The tyres on my Unimog are really quite pricey, so there is a large market for second hand ones. This is more common in the US and Europe as there aren't many people in the UK running these sizes. One fairly common thread to this market is of course you don't know the history of the tyre. Is it being sold off due to some high speed impact? 
Many machines like mine do a fairly low mileage, so I can see some tyres coming available from people who after a year or two want either a better road tyre, or indeed the 50mph rated tractor tyre from Michelin that are even more pricey again, but you never know.

Anyhow, there are a fair number of blowouts from such tyres which, as far as I've seen, are described as coming from a previous impact some time before damaging it internally, not being visible though, prior to bang.
And, having worked for some years in the returns department of a Costco, all tyres (as far as I remember!) returned by irate customers ended up being described as "kerbed" from the technical investigation.

Is the sidewall or tread the bit that bursts, or the bead where it seats on the wheel? How would tyre fitting damage any part other than the bead, assuming the tyre size is approved for that rim?

Do you routinely bump up a kerb outside your house? Are you sure you've not hit something on the motorway without noticing, unfortunately twice perhaps?!

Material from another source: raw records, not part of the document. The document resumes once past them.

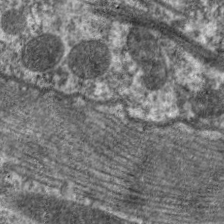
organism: C. elegans
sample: Pharynx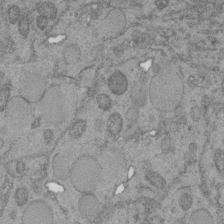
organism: C. elegans
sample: C. elegans embryo early stage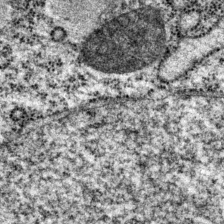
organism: P. pacificus
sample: Pharynx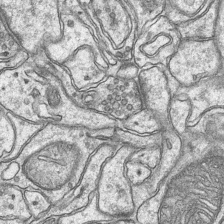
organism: Mouse
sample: CA1 Hippocampus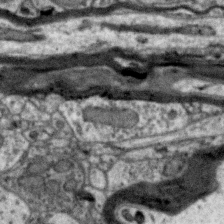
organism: Zebra finch
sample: Brain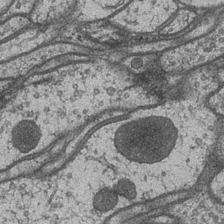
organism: Drosophila
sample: Optic medulla

In your shoes I'd probably still change them all though, fitted by someone else or will you have peace of mind!?!


----------



## SteveandSue (Aug 25, 2008)

Thanks Grizlyj for your suggestions - yep - impact could well be the cause - but - first blow out was after just a few miles - and vehicle was parked outside on the drive - so can't count that as a cause really - possibly hit something on motorway - but don't think so - never saw anyhting and no external damage- And - no we don't bump up anywhere on the kerbs if we can possibly avoid it - 
Anyway - a satisfactory solution has ben found - Tyre dealership are long standing company and have come up with a satisfactory solution - they suspect that damage may have been caused by one of their fitters - 
I did e mail continental- they will look at tyres at no cost if dealer sends them - though they suggest that this type of repeated failure is rare and pronbably damage on fitting is likely cause
Thanks again for all comments - quite helpfu to get other peoples views - best part of this site i thnk
Steve


----------



## yozz (Jan 18, 2009)

Make sure they fit new valves as well as new tyres. I had 3 valves go on tyres that were otherwise fine. A fiver for a new valve would have made all the difference...


----------



## zulurita (May 9, 2005)

Mine are continental tyres 225 if I remember correctly. I tend to have them at 75 psi I think 5.5 bar is too high. my mh is 4 ton.


----------



## tyreman1 (Apr 18, 2008)

It has to be a fitting fault .....in all my years in the motor trade i have never known one tyre blow out as you described let alone two...when these tyres were refitted they have definitely have had the rims ripped allowing air to slowly creep between the sidewall plies of the tyre (that why the tyre company replaced the 1st one for you).Regardless of the make be it a budget or a michelin tyres just dont blow out for no reason...i have noticed on quite a few forums the reluctance to fit a budget tyre eg hankook or wanli etc but if its reinforced or has the correct ply rating i dont see any problems especially as most motorhome tyres are changed due to perishing rather than wearing out....have your other tyres checked for fitting damage asap


----------



## teemyob (Nov 22, 2005)

*Finally*



tyreman1 said:


> It has to be a fitting fault .....in all my years in the motor trade i have never known one tyre blow out as you described let alone two...when these tyres were refitted they have definitely have had the rims ripped allowing air to slowly creep between the sidewall plies of the tyre (that why the tyre company replaced the 1st one for you).Regardless of the make be it a budget or a michelin tyres just dont blow out for no reason...i have noticed on quite a few forums the reluctance to fit a budget tyre eg hankook or wanli etc but if its reinforced or has the correct ply rating i dont see any problems especially as most motorhome tyres are changed due to perishing rather than wearing out....have your other tyres checked for fitting damage asap


Nice to hear someone who does not slate budget tyres.


----------



## SteveandSue (Aug 25, 2008)

Thanks for your reply tyreman - I thought that there was something more than just tyre pressures - or loading etc etc - I am now fairly certain that the expanation was damage when fitting - 
On a positive note company that fitted them are sorting it - which makes a refreshing change 
Steve


----------



## Jagman (Feb 16, 2008)

Hi Steve

This may be too obvious, apologies if it is  , but are the rims OK? In my first mhing era 30+ years ago with a campervan we had tyres rapidly deflate (not exactly blow out) twice and it turned out that the rims on two wheels were imperfect enough to allow air to escape under certain cornering loads. Once this process began it all happened very quickly as the softening tyre lost all its air and came off the rim. I remember the fitter recommending cheap solutions: 1. fit an inner tube in tyres on dodgy rims (typical pre-Health and Safety solution  ) or 2. get second hand replacement wheels (actually not at all cheap in those days  ).

Just a thought.

Hope you solve it.

Best wishes

Jagman


----------